Data records:
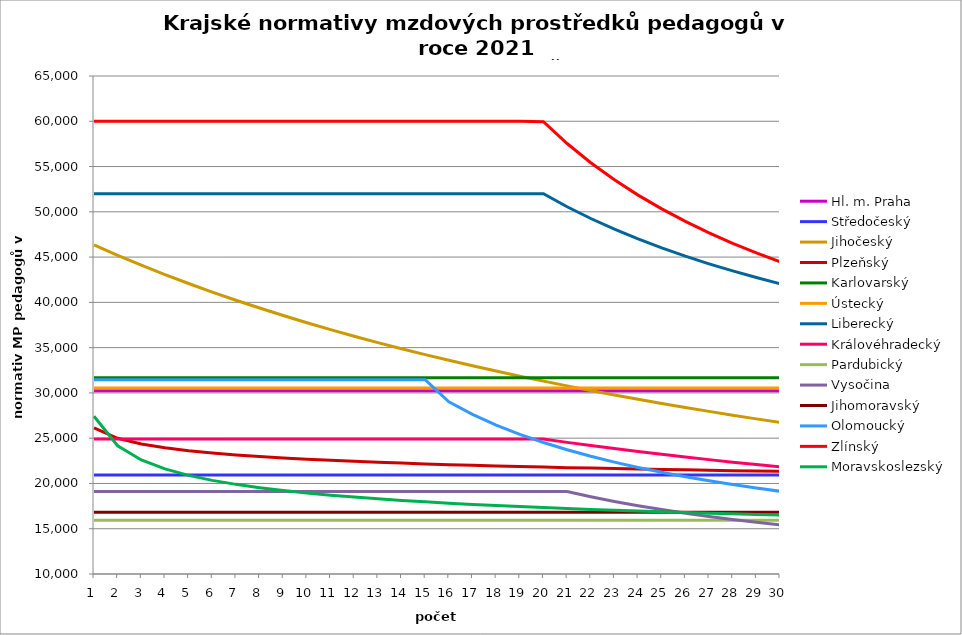
| Category | Hl. m. Praha | Středočeský | Jihočeský | Plzeňský | Karlovarský  | Ústecký   | Liberecký | Královéhradecký | Pardubický | Vysočina | Jihomoravský | Olomoucký | Zlínský | Moravskoslezský |
|---|---|---|---|---|---|---|---|---|---|---|---|---|---|---|
| 0 | 30242.815 | 20944.32 | 46341.71 | 26125.914 | 31680 | 30538.495 | 52000.645 | 24903.579 | 15925.45 | 19116.565 | 16823.804 | 31465.459 | 60000 | 27415.384 |
| 1 | 30242.815 | 20944.32 | 45198.867 | 24987.126 | 31680 | 30538.495 | 52000.645 | 24903.579 | 15925.45 | 19116.565 | 16823.804 | 31465.459 | 60000 | 24164.678 |
| 2 | 30242.815 | 20944.32 | 44111.035 | 24357.51 | 31680 | 30538.495 | 52000.645 | 24903.579 | 15925.45 | 19116.565 | 16823.804 | 31465.459 | 60000 | 22597.319 |
| 3 | 30242.815 | 20944.32 | 43074.335 | 23931.845 | 31680 | 30538.495 | 52000.645 | 24903.579 | 15925.45 | 19116.565 | 16823.804 | 31465.459 | 60000 | 21603.142 |
| 4 | 30242.815 | 20944.32 | 42085.246 | 23610.92 | 31680 | 30538.495 | 52000.645 | 24903.579 | 15925.45 | 19116.565 | 16823.804 | 31465.459 | 60000 | 20890.253 |
| 5 | 30242.815 | 20944.32 | 41140.561 | 23364.739 | 31680 | 30538.495 | 52000.645 | 24903.579 | 15925.45 | 19116.565 | 16823.804 | 31465.459 | 60000 | 20341.789 |
| 6 | 30242.815 | 20944.32 | 40237.355 | 23145.352 | 31680 | 30538.495 | 52000.645 | 24903.579 | 15925.45 | 19116.565 | 16823.804 | 31465.459 | 60000 | 19900.05 |
| 7 | 30242.815 | 20944.32 | 39372.956 | 22972.787 | 31680 | 30538.495 | 52000.645 | 24903.579 | 15925.45 | 19116.565 | 16823.804 | 31465.459 | 60000 | 19532.62 |
| 8 | 30242.815 | 20944.32 | 38544.914 | 22813.327 | 31680 | 30538.495 | 52000.645 | 24903.579 | 15925.45 | 19116.565 | 16823.804 | 31465.459 | 60000 | 19219.605 |
| 9 | 30242.815 | 20944.32 | 37750.984 | 22676.909 | 31680 | 30538.495 | 52000.645 | 24903.579 | 15925.45 | 19116.565 | 16823.804 | 31465.459 | 60000 | 18947.985 |
| 10 | 30242.815 | 20944.32 | 36989.099 | 22552.425 | 31680 | 30538.495 | 52000.645 | 24903.579 | 15925.45 | 19116.565 | 16823.804 | 31465.459 | 60000 | 18708.805 |
| 11 | 30242.815 | 20944.32 | 36257.359 | 22439.508 | 31680 | 30538.495 | 52000.645 | 24903.579 | 15925.45 | 19116.565 | 16823.804 | 31465.459 | 60000 | 18495.663 |
| 12 | 30242.815 | 20944.32 | 35554.008 | 22337.834 | 31680 | 30538.495 | 52000.645 | 24903.579 | 15925.45 | 19116.565 | 16823.804 | 31465.459 | 60000 | 18303.835 |
| 13 | 30242.815 | 20944.32 | 34877.427 | 22247.112 | 31680 | 30538.495 | 52000.645 | 24903.579 | 15925.45 | 19116.565 | 16823.804 | 31465.459 | 60000 | 18129.745 |
| 14 | 30242.815 | 20944.32 | 34226.115 | 22157.124 | 31680 | 30538.495 | 52000.645 | 24903.579 | 15925.45 | 19116.565 | 16823.804 | 31465.459 | 60000 | 17970.621 |
| 15 | 30242.815 | 20944.32 | 33598.683 | 22077.743 | 31680 | 30538.495 | 52000.645 | 24903.579 | 15925.45 | 19116.565 | 16823.804 | 29024.821 | 60000 | 17824.278 |
| 16 | 30242.815 | 20944.32 | 32993.84 | 22008.75 | 31680 | 30538.495 | 52000.645 | 24903.579 | 15925.45 | 19116.565 | 16823.804 | 27639.545 | 60000 | 17688.965 |
| 17 | 30242.815 | 20944.32 | 32410.389 | 21940.187 | 31680 | 30538.495 | 52000.645 | 24903.579 | 15925.45 | 19116.565 | 16823.804 | 26452.202 | 60000 | 17563.256 |
| 18 | 30242.815 | 20944.32 | 31847.215 | 21872.05 | 31680 | 30538.495 | 52000.645 | 24903.579 | 15925.45 | 19116.565 | 16823.804 | 25428.96 | 60000 | 17445.98 |
| 19 | 30242.815 | 20944.32 | 31303.279 | 21804.334 | 31680 | 30538.495 | 52000.645 | 24903.579 | 15925.45 | 19116.565 | 16823.804 | 24518.952 | 59952.821 | 17336.158 |
| 20 | 30242.815 | 20944.32 | 30777.61 | 21746.625 | 31680 | 30538.495 | 50562.156 | 24537.708 | 15925.45 | 19116.565 | 16823.804 | 23717.991 | 57544.722 | 17232.972 |
| 21 | 30242.815 | 20944.32 | 30269.305 | 21698.768 | 31680 | 30538.495 | 49262.811 | 24182.432 | 15925.45 | 18537.617 | 16823.804 | 23000.284 | 55422.183 | 17135.724 |
| 22 | 30242.815 | 20944.32 | 29777.517 | 21641.615 | 31680 | 30538.495 | 48082.133 | 23848.644 | 15925.45 | 18016.543 | 16823.804 | 22355.515 | 53535.322 | 17043.82 |
| 23 | 30242.815 | 20944.32 | 29301.454 | 21594.218 | 31680 | 30538.495 | 47003.554 | 23523.944 | 15925.45 | 17544.126 | 16823.804 | 21765.369 | 51845.368 | 16956.747 |
| 24 | 30242.815 | 20944.32 | 28840.373 | 21547.028 | 31680 | 30538.495 | 46013.519 | 23218.721 | 15925.45 | 17113.878 | 16823.804 | 21233.348 | 50321.714 | 16874.061 |
| 25 | 30242.815 | 20944.32 | 28393.578 | 21500.044 | 31680 | 30538.495 | 45100.825 | 22910.837 | 15925.45 | 16719.213 | 16823.804 | 20744.392 | 48939.865 | 16795.374 |
| 26 | 30242.815 | 20944.32 | 27960.416 | 21453.264 | 31680 | 30538.495 | 44256.123 | 22631.436 | 15925.45 | 16356.685 | 16823.804 | 20294.368 | 47679.979 | 16720.347 |
| 27 | 30242.815 | 20944.32 | 27540.271 | 21415.986 | 31680 | 30538.495 | 43471.55 | 22348.796 | 15925.45 | 16022.291 | 16823.804 | 19879.689 | 46525.803 | 16648.68 |
| 28 | 30242.815 | 20944.32 | 27132.566 | 21369.571 | 31680 | 30538.495 | 42740.438 | 22082.856 | 15925.45 | 15711.591 | 16823.804 | 19497.234 | 45463.895 | 16580.109 |
| 29 | 30242.815 | 20944.32 | 26736.756 | 21332.583 | 31680 | 30538.495 | 42057.097 | 21823.171 | 15925.45 | 15423.106 | 16823.804 | 19136.743 | 44483.034 | 16514.397 |

Prompt: Leaving aside the images, write out the entries above word for word.

Exercise solution:
| Category | Hl. m. Praha | Středočeský | Jihočeský | Plzeňský | Karlovarský  | Ústecký   | Liberecký | Královéhradecký | Pardubický | Vysočina | Jihomoravský | Olomoucký | Zlínský | Moravskoslezský |
|---|---|---|---|---|---|---|---|---|---|---|---|---|---|---|
| 0 | 30242.815 | 20944.32 | 46341.71 | 26125.914 | 31680 | 30538.495 | 52000.645 | 24903.579 | 15925.45 | 19116.565 | 16823.804 | 31465.459 | 60000 | 27415.384 |
| 1 | 30242.815 | 20944.32 | 45198.867 | 24987.126 | 31680 | 30538.495 | 52000.645 | 24903.579 | 15925.45 | 19116.565 | 16823.804 | 31465.459 | 60000 | 24164.678 |
| 2 | 30242.815 | 20944.32 | 44111.035 | 24357.51 | 31680 | 30538.495 | 52000.645 | 24903.579 | 15925.45 | 19116.565 | 16823.804 | 31465.459 | 60000 | 22597.319 |
| 3 | 30242.815 | 20944.32 | 43074.335 | 23931.845 | 31680 | 30538.495 | 52000.645 | 24903.579 | 15925.45 | 19116.565 | 16823.804 | 31465.459 | 60000 | 21603.142 |
| 4 | 30242.815 | 20944.32 | 42085.246 | 23610.92 | 31680 | 30538.495 | 52000.645 | 24903.579 | 15925.45 | 19116.565 | 16823.804 | 31465.459 | 60000 | 20890.253 |
| 5 | 30242.815 | 20944.32 | 41140.561 | 23364.739 | 31680 | 30538.495 | 52000.645 | 24903.579 | 15925.45 | 19116.565 | 16823.804 | 31465.459 | 60000 | 20341.789 |
| 6 | 30242.815 | 20944.32 | 40237.355 | 23145.352 | 31680 | 30538.495 | 52000.645 | 24903.579 | 15925.45 | 19116.565 | 16823.804 | 31465.459 | 60000 | 19900.05 |
| 7 | 30242.815 | 20944.32 | 39372.956 | 22972.787 | 31680 | 30538.495 | 52000.645 | 24903.579 | 15925.45 | 19116.565 | 16823.804 | 31465.459 | 60000 | 19532.62 |
| 8 | 30242.815 | 20944.32 | 38544.914 | 22813.327 | 31680 | 30538.495 | 52000.645 | 24903.579 | 15925.45 | 19116.565 | 16823.804 | 31465.459 | 60000 | 19219.605 |
| 9 | 30242.815 | 20944.32 | 37750.984 | 22676.909 | 31680 | 30538.495 | 52000.645 | 24903.579 | 15925.45 | 19116.565 | 16823.804 | 31465.459 | 60000 | 18947.985 |
| 10 | 30242.815 | 20944.32 | 36989.099 | 22552.425 | 31680 | 30538.495 | 52000.645 | 24903.579 | 15925.45 | 19116.565 | 16823.804 | 31465.459 | 60000 | 18708.805 |
| 11 | 30242.815 | 20944.32 | 36257.359 | 22439.508 | 31680 | 30538.495 | 52000.645 | 24903.579 | 15925.45 | 19116.565 | 16823.804 | 31465.459 | 60000 | 18495.663 |
| 12 | 30242.815 | 20944.32 | 35554.008 | 22337.834 | 31680 | 30538.495 | 52000.645 | 24903.579 | 15925.45 | 19116.565 | 16823.804 | 31465.459 | 60000 | 18303.835 |
| 13 | 30242.815 | 20944.32 | 34877.427 | 22247.112 | 31680 | 30538.495 | 52000.645 | 24903.579 | 15925.45 | 19116.565 | 16823.804 | 31465.459 | 60000 | 18129.745 |
| 14 | 30242.815 | 20944.32 | 34226.115 | 22157.124 | 31680 | 30538.495 | 52000.645 | 24903.579 | 15925.45 | 19116.565 | 16823.804 | 31465.459 | 60000 | 17970.621 |
| 15 | 30242.815 | 20944.32 | 33598.683 | 22077.743 | 31680 | 30538.495 | 52000.645 | 24903.579 | 15925.45 | 19116.565 | 16823.804 | 29024.821 | 60000 | 17824.278 |
| 16 | 30242.815 | 20944.32 | 32993.84 | 22008.75 | 31680 | 30538.495 | 52000.645 | 24903.579 | 15925.45 | 19116.565 | 16823.804 | 27639.545 | 60000 | 17688.965 |
| 17 | 30242.815 | 20944.32 | 32410.389 | 21940.187 | 31680 | 30538.495 | 52000.645 | 24903.579 | 15925.45 | 19116.565 | 16823.804 | 26452.202 | 60000 | 17563.256 |
| 18 | 30242.815 | 20944.32 | 31847.215 | 21872.05 | 31680 | 30538.495 | 52000.645 | 24903.579 | 15925.45 | 19116.565 | 16823.804 | 25428.96 | 60000 | 17445.98 |
| 19 | 30242.815 | 20944.32 | 31303.279 | 21804.334 | 31680 | 30538.495 | 52000.645 | 24903.579 | 15925.45 | 19116.565 | 16823.804 | 24518.952 | 59952.821 | 17336.158 |
| 20 | 30242.815 | 20944.32 | 30777.61 | 21746.625 | 31680 | 30538.495 | 50562.156 | 24537.708 | 15925.45 | 19116.565 | 16823.804 | 23717.991 | 57544.722 | 17232.972 |
| 21 | 30242.815 | 20944.32 | 30269.305 | 21698.768 | 31680 | 30538.495 | 49262.811 | 24182.432 | 15925.45 | 18537.617 | 16823.804 | 23000.284 | 55422.183 | 17135.724 |
| 22 | 30242.815 | 20944.32 | 29777.517 | 21641.615 | 31680 | 30538.495 | 48082.133 | 23848.644 | 15925.45 | 18016.543 | 16823.804 | 22355.515 | 53535.322 | 17043.82 |
| 23 | 30242.815 | 20944.32 | 29301.454 | 21594.218 | 31680 | 30538.495 | 47003.554 | 23523.944 | 15925.45 | 17544.126 | 16823.804 | 21765.369 | 51845.368 | 16956.747 |
| 24 | 30242.815 | 20944.32 | 28840.373 | 21547.028 | 31680 | 30538.495 | 46013.519 | 23218.721 | 15925.45 | 17113.878 | 16823.804 | 21233.348 | 50321.714 | 16874.061 |
| 25 | 30242.815 | 20944.32 | 28393.578 | 21500.044 | 31680 | 30538.495 | 45100.825 | 22910.837 | 15925.45 | 16719.213 | 16823.804 | 20744.392 | 48939.865 | 16795.374 |
| 26 | 30242.815 | 20944.32 | 27960.416 | 21453.264 | 31680 | 30538.495 | 44256.123 | 22631.436 | 15925.45 | 16356.685 | 16823.804 | 20294.368 | 47679.979 | 16720.347 |
| 27 | 30242.815 | 20944.32 | 27540.271 | 21415.986 | 31680 | 30538.495 | 43471.55 | 22348.796 | 15925.45 | 16022.291 | 16823.804 | 19879.689 | 46525.803 | 16648.68 |
| 28 | 30242.815 | 20944.32 | 27132.566 | 21369.571 | 31680 | 30538.495 | 42740.438 | 22082.856 | 15925.45 | 15711.591 | 16823.804 | 19497.234 | 45463.895 | 16580.109 |
| 29 | 30242.815 | 20944.32 | 26736.756 | 21332.583 | 31680 | 30538.495 | 42057.097 | 21823.171 | 15925.45 | 15423.106 | 16823.804 | 19136.743 | 44483.034 | 16514.397 |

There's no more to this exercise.